Wysłany:
2012-07-07, 13:31
, ID:
1245887
6
Zgłoś
Pierdolicie jak potłuczeni. Przeraża mnie to, jak pomniejsza się znaczenie tragedii, jaką niewątpliwie była II wojna światowa. Chodzi mi także o Auschwitz. Mówi się, że, kiedy narody zapominają o tak wielkich tragediach, są skłonne je powtórzyć. Dla mnie to chore, że już roczniki '90 traktują IIws jak jakieś dziwne, niewyjaśnione i fascynujące zdarzenie w naszej historii.
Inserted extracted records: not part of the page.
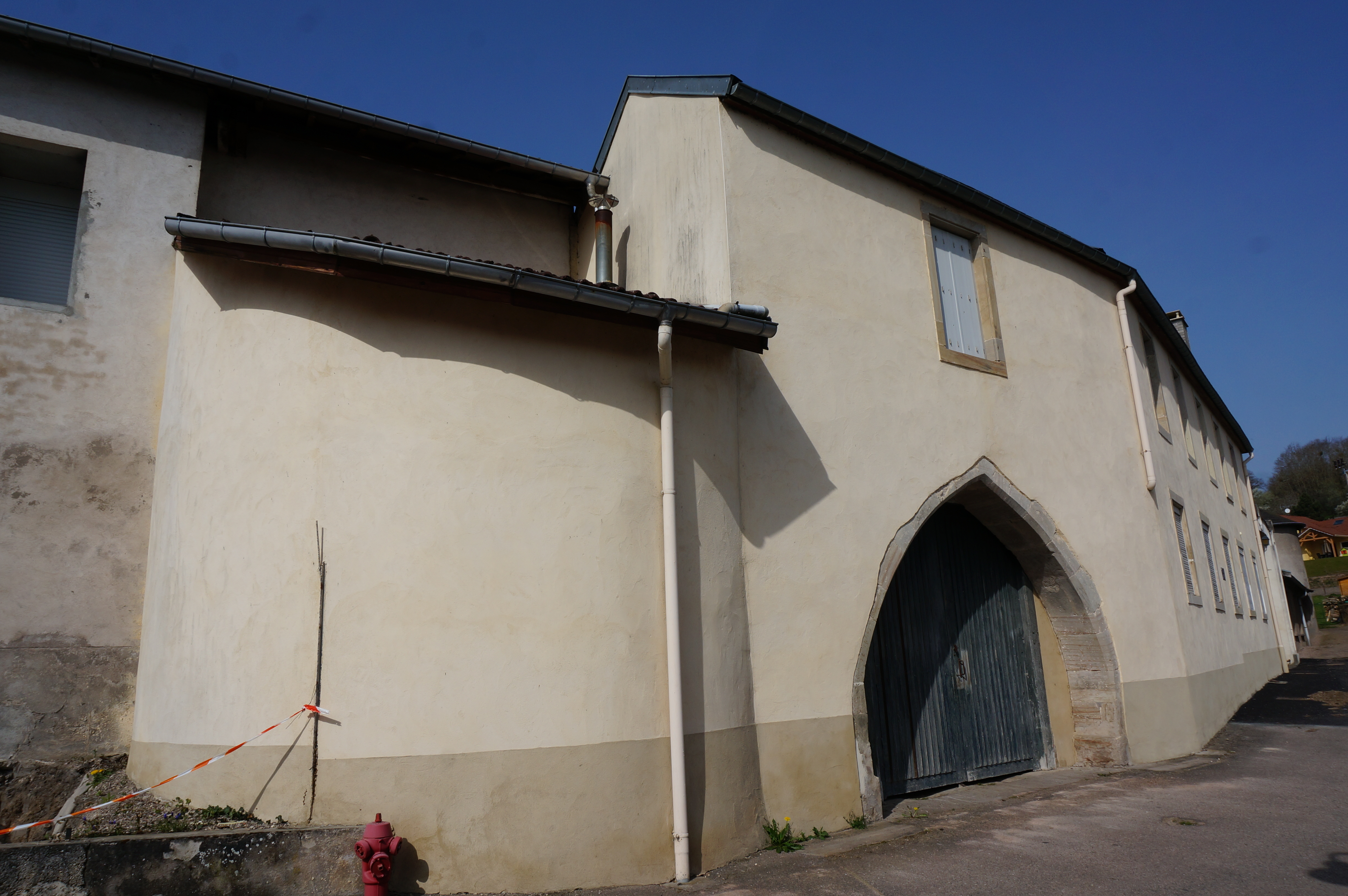 Cf titre.
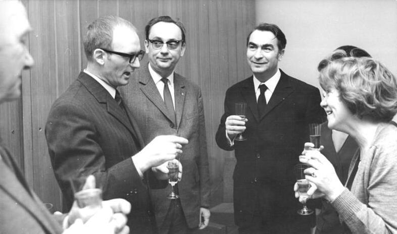 Zentralbild Franke 12.2.70 Berlin: Schriftstellerverbände unterzeichneten Vertrag Der 1. Sekretär des Deutschen Schriftstellerverbandes Gerhard Henniger (3.v.l.) und der Präsident des Jugoslawischen Schriftstellerverbandes, Aco Sopov (4.v.l.) unterzeichneten am 12.2.70 in Berlin einen Vertrag über die Zusammenarbeit beider Verbände im Jahre 1970. Dabei waren der Vizepräsident des DSV Hermann Kant (2.v.l.) und die Vizepräsidenten des Serbischen Verbandes Jara Ribnika (r.) zugegen - hier bei einem Gespräch nach der Unterzeichnung.
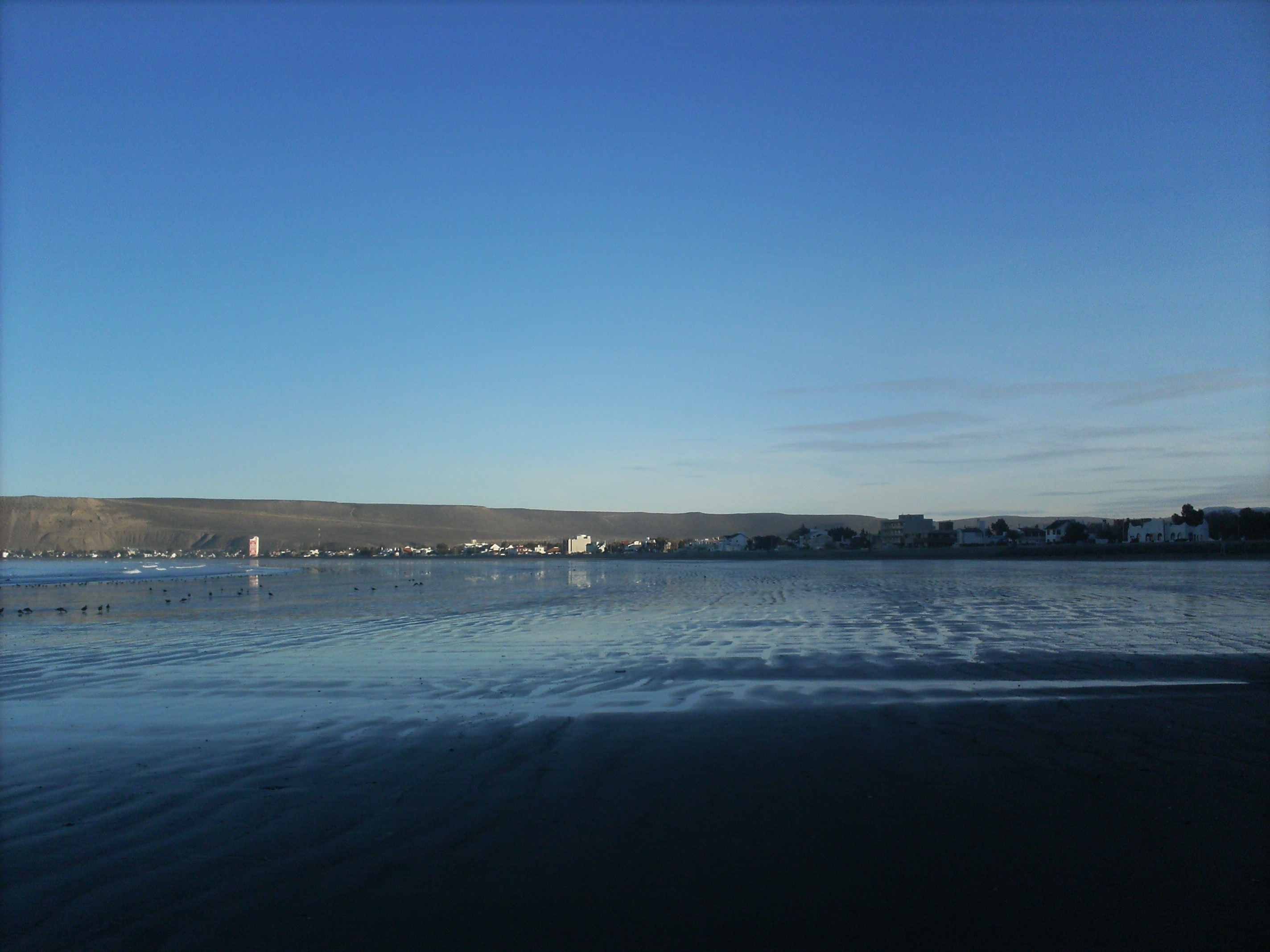 desde su bella playa gran parte del balneario mas austral americano
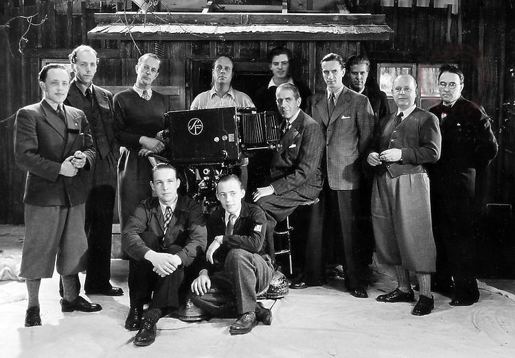 Louis Huch, 1896–1961, svensk fotograf och porträttfotograf. Han var verksam inom filmbranchen från 1919 och arbetade som stillbilds- och porträttfotograf vid Svensk Filmindustri och dokumenterade ett flertal av Ingmar Bergmans filmer under åren 1944–57. På detta foto står han längst th. Övriga män är fotografer och teknisk personal vid Svensk Filmindustri. Bland dessa återfinns Martin Bodin, Gustaf Boge, Gösta Roosling, Arne Lagercrantz, Åke Dahlqvist och Gunnar Fischer.

Jak można dzielić ludzi, którzy zginęli na Żydów, Ormian, Cyganów, Polaków itd.?! Jakim trzeba być kretynem i dnem, żeby mówić, że Auschwitz było be, ale Żydom to nie należało?
Bezpośrednim przełożonym mojej prababci w Oświęcimiu był właśnie Mengele - którego wspomniała raz, bo tylko raz opowiedziała o tym, co ją spotkało. Nigdy nie chciała do tego wracać. Wywieźli ją do obozu po wielu śledztwach, przesłuchaniach, nalotach Gestapo w domu i szpitalu. Wszystko przez to, że, jako ordynator oddziału zakaźnego w Toruniu (kto był na Bielanach: to ten budynek po lewej stronie, nie pamiętam, co tam teraz jest, chyba urazówka), przetrzymywała w podziemiach polskich żołnierzy. Udzielała im także medycznej pomocy, ryzykując życiem - swoim, swojej matki i dwóch małych córek. Wywieźli ją nie jako zwykłą więźniarkę, ale lekarza. Miała za zadanie leczyć właśnie te zarażone przez Mengelego kobiety. Potem zorganizowała i przeprowadziła ucieczkę około 40 Polek z obozu. Ona jednak mówiła co innego o Mengelem: to był prawdziwy sadysta, jakiego nigdy wcześniej nie spotkała. Potrafił uderzyć na krzywe spojrzenie, krzyczał i poniżał - na zmianę z okresami, kiedy był do bólu szarmancki. To był psychopata, którego nikomu nie wolno usprawiedliwiać, jak choćby robi to emka1990.